--- PROBLEM DETAILS ---
Scan the records for the word "sample". Return each line where it is found.

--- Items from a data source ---
━━━━━━━━━━━━━━━━━━━━━━━━━━━━━━
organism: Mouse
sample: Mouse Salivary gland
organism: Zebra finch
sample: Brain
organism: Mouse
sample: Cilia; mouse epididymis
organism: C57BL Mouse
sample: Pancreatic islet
━━━━━━━━━━━━━━━━━━━━━━━━━━━━━━
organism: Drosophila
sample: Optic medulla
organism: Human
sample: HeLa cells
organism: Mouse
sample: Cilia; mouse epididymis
━━━━━━━━━━━━━━━━━━━━━━━━━━━━━━
--- WRITTEN ANSWER ---
sample: Mouse Salivary gland
sample: Brain
sample: Cilia; mouse epididymis
sample: Pancreatic islet
sample: Optic medulla
sample: HeLa cells
sample: Cilia; mouse epididymis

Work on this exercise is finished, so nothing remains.